• TASK INSTRUCTIONS:
Check every line of the data for the word "sample", and copy those that have it.

• RECORDS PROVIDED:
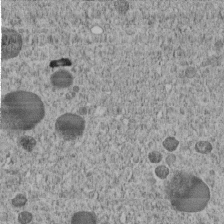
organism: C. elegans
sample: C. elegans embryo early stage
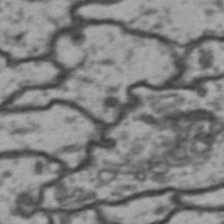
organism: Drosophila
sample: Brain
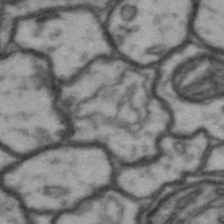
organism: Drosophila
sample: Brain
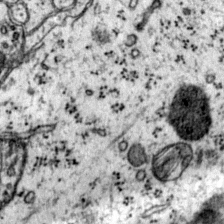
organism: Mouse
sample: Primary visual cortex
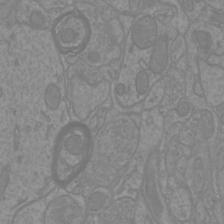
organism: Mouse
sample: Cortical neurons
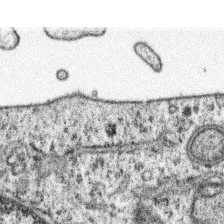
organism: Human
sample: HeLa cells
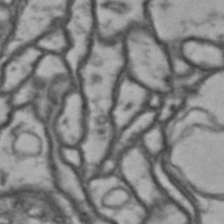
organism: Drosophila
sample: Brain
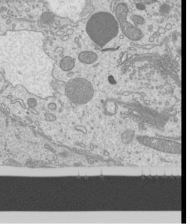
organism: Mouse
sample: Cilia; mouse epididymis
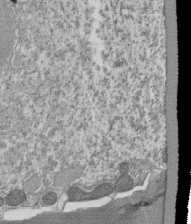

• EXERCISE SOLUTION:
sample: C. elegans embryo early stage
sample: Brain
sample: Brain
sample: Primary visual cortex
sample: Cortical neurons
sample: HeLa cells
sample: Brain
sample: Cilia; mouse epididymis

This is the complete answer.